> _INPUT MATERIAL_

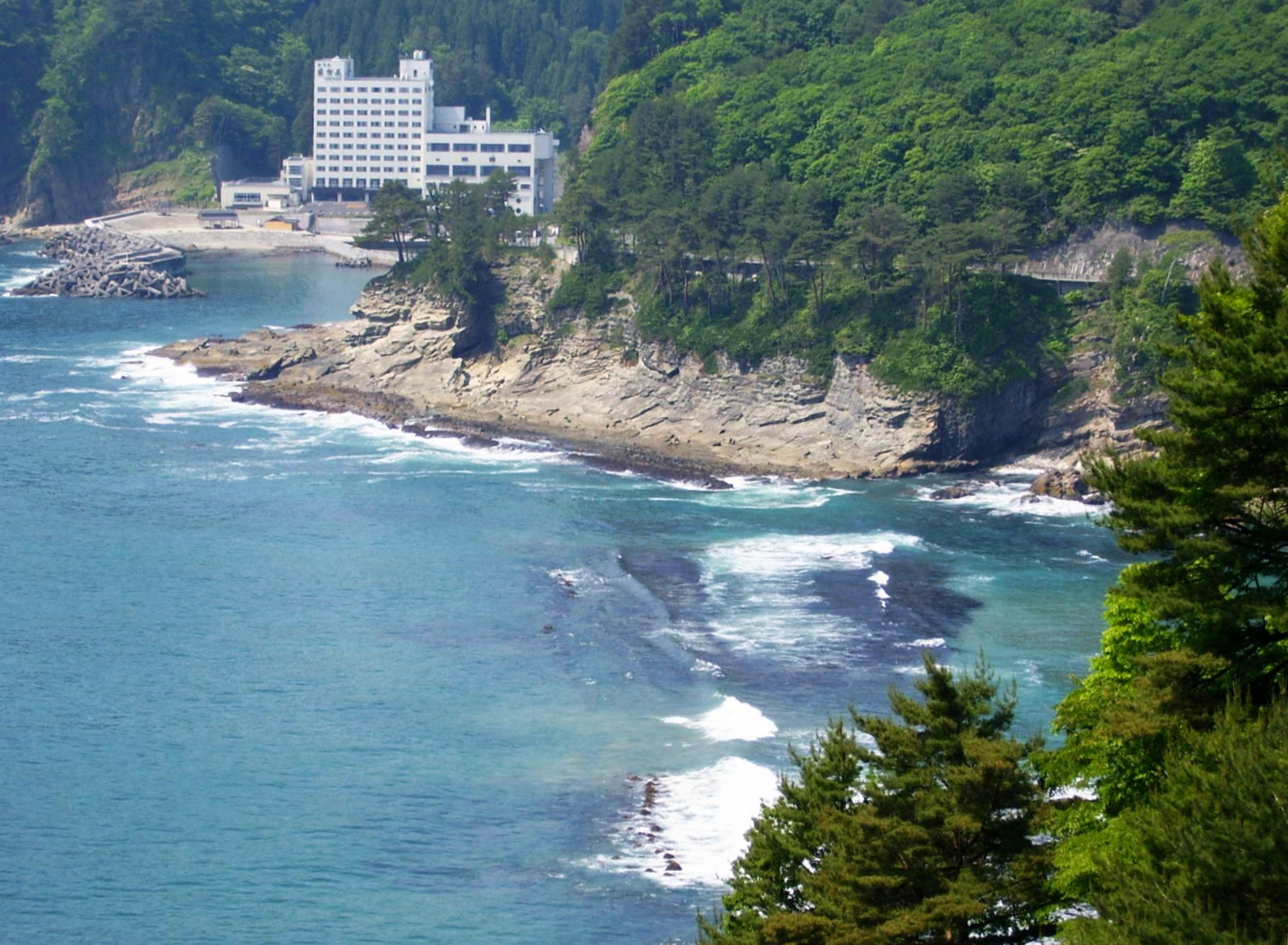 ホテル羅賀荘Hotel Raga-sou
* * *
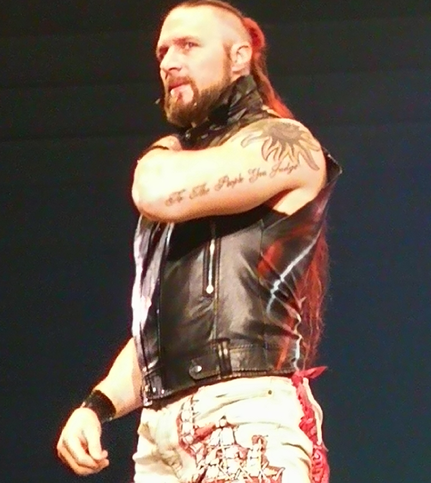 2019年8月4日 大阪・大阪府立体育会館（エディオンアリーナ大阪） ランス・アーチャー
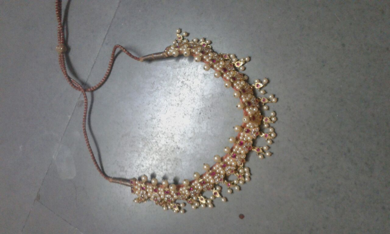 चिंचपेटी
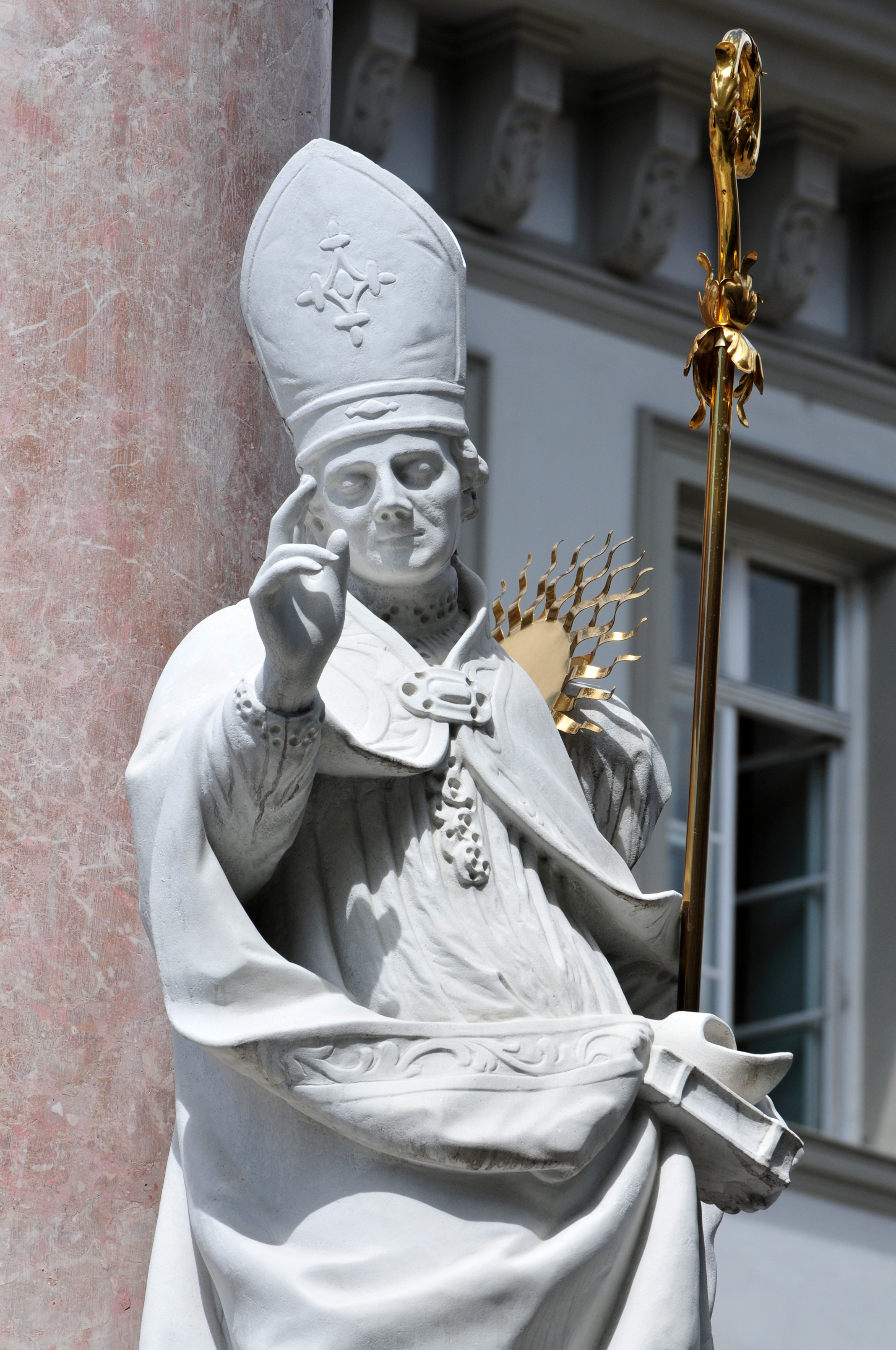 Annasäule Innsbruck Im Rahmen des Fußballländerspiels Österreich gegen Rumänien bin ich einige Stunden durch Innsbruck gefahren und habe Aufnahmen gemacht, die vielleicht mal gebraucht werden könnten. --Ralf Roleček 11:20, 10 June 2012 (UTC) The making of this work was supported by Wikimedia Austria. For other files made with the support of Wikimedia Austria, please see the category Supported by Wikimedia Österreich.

> _TASK STATEMENT_
What you write out is the stretch of entries from the line containing "2019年8月4日 大阪・大阪府立体育会館（エディオンアリーナ大阪） ランス・アーチャー" to the line containing "Annasäule Innsbruck Im", word for word, with both end lines and no pictures.

> _THE ANSWER_
 2019年8月4日 大阪・大阪府立体育会館（エディオンアリーナ大阪） ランス・アーチャー
 चिंचपेटी
 Annasäule Innsbruck Im Rahmen des Fußballländerspiels Österreich gegen Rumänien bin ich einige Stunden durch Innsbruck gefahren und habe Aufnahmen gemacht, die vielleicht mal gebraucht werden könnten. --Ralf Roleček 11:20, 10 June 2012 (UTC) The making of this work was supported by Wikimedia Austria. For other files made with the support of Wikimedia Austria, please see the category Supported by Wikimedia Österreich.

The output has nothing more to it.